MARKO LETONJA
Die Wahrung der Gestalt
Im Rahmen der aktuellen Neuproduktion des „Parsifal“ an der Opéra National du Rhin Straßburg sprach unser Redakteur Dirk Schauß mit dem musikalischen Leiter, Marko Letonja, der zugleich Musikchef des Straßburger Orchesters ist.
Das Gespräch fand eine Stunde vor Beginn der „Parsifal“ Vorstellung statt und bietet spannende Einblicke in Letonjas künstlerische Arbeit.
DS:
Das ist Ihr erster „Parsifal“, das ist die dritte Vorstellung heute Abend.
Sie haben bereits Wagner-Erfahrung, haben u.a. den „Ring“ mehrfach dirigiert.

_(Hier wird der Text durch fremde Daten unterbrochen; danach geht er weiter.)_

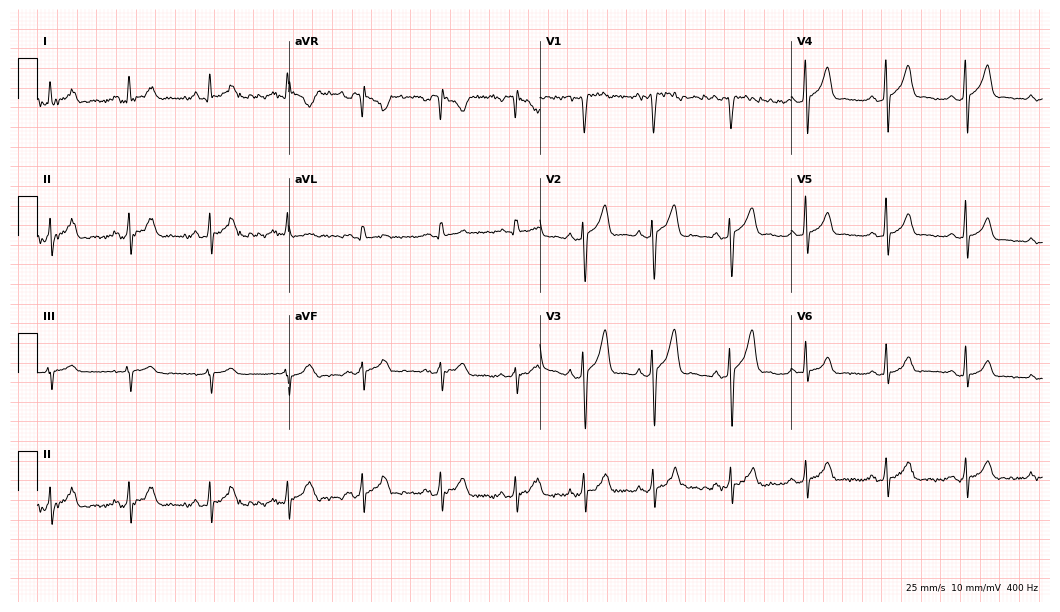
Standard 12-lead ECG recorded from a man, 23 years old. None of these six findings is recorded: first-degree AV block, right bundle branch block (RBBB), left bundle branch block (LBBB), sinus bradycardia, atrial fibrillation (AF), sinus tachycardia. Other findings, if any, are not listed.
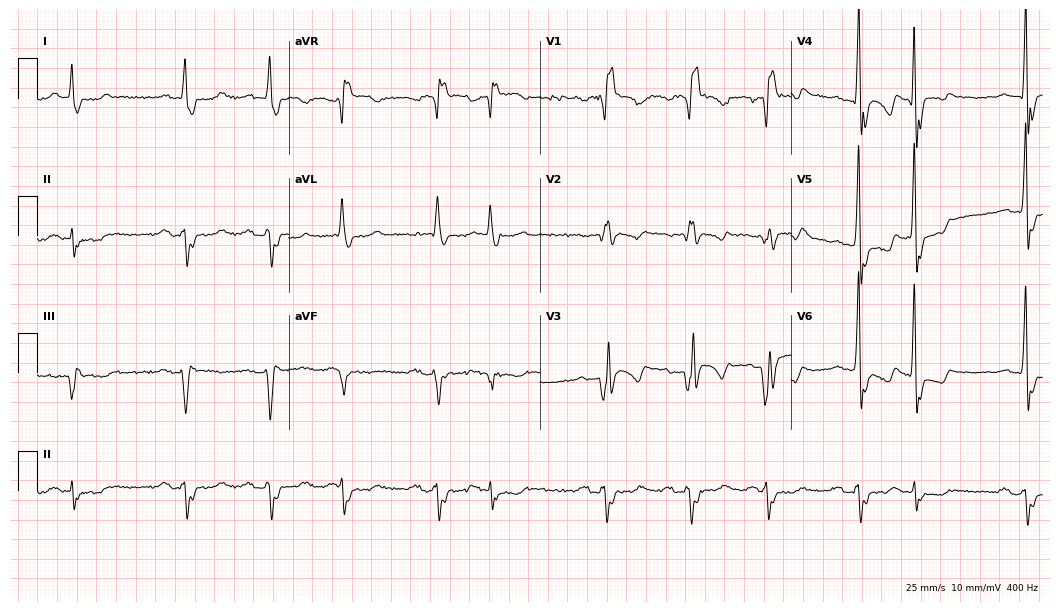
12-lead ECG from a 72-year-old man. Shows right bundle branch block (RBBB), atrial fibrillation (AF).
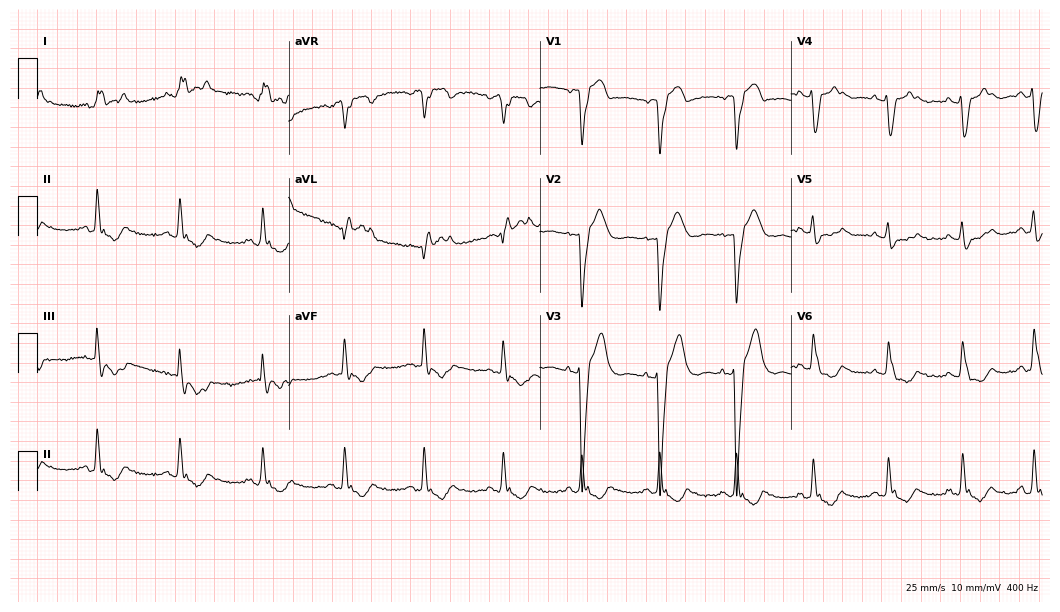
Resting 12-lead electrocardiogram (10.2-second recording at 400 Hz). Patient: a 47-year-old female. The tracing shows left bundle branch block.

War der „Parsifal“ immer ein Wunsch von Ihnen?
ML:
Jein! Der Wunsch „Parsifal“ zu machen, den hatte ich schon, jedoch nicht in einer solchen Akustik, wie hier. Es ist das Werk, das für Bayreuth geschrieben wurde. Und es benötigt eine besondere Akustik.
Wir haben hier eine trockene Akustik, was nicht ideal ist und dazu noch ein viel zu kleiner Orchestergraben. Normalerweise würde das Stück mit acht Kontrabässen aufgeführt, bei uns sind es lediglich vier Bässe und nur 12 erste Geigen. Wir haben jeden Zentimeter ausgenutzt, damit wir so viele Musiker wie möglich unterbringen. Aber es hat einen Einfluss auf den Klang und die Balance.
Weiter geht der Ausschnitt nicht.